You want to have government shutdown fight over Planned Parenthood, Republicans? Bring. It.
"We are doing anything we can to expose these extremists so they have less power and can't hide and sneak around so easily," said Dawn Laguens, executive vice president of Planned Parenthood. "We're working to change the culture of shame and abuse and harassment of women who are seeking reproductive health care, abortion or otherwise."
The strategy won't be enough to stop Senate Republicans from voting to defund Planned Parenthood, which they are set to do next week. Likewise, it won't upend congressional hearings that are likely to happen after the August recess. But Planned Parenthood has already reaped one benefit of the controversy: According to Laguens, fundraising has spiked in the wake of attacks on the group.
"The benefit of having been a women's health care provider for 99 years, and to being somebody who's been there in the lives of one in five American women, is that when people come after Planned Parenthood, people tend to not like that, and it actually has the opposite effect," Laguens said. "More people send money, more people ask what they can do to help, more people come to us for health care."

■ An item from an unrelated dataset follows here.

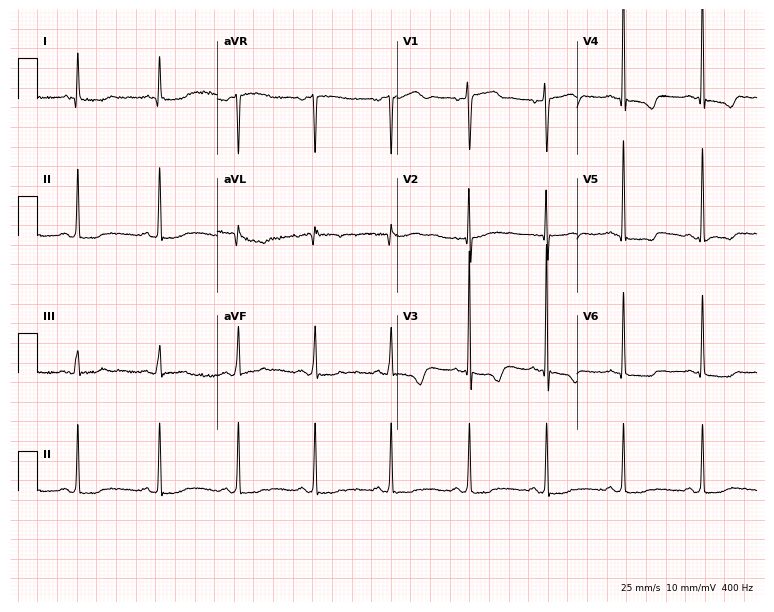
Resting 12-lead electrocardiogram (7.3-second recording at 400 Hz). Patient: a 52-year-old female. None of these six findings is recorded: first-degree AV block, right bundle branch block, left bundle branch block, sinus bradycardia, atrial fibrillation, sinus tachycardia. Only these six findings were labelled.

Planned Parenthood has been through this game before. Like this exact game in
2011. It didn't work then, and it's not going to work now. A government shutdown over Planned Parenthood would backfire on the Republicans so many ways it would make their pinheads spin. The most satisfying way, however, would be a massive increase in financial support for the organization, and that many more poor and middle-income women getting access to health care because of it.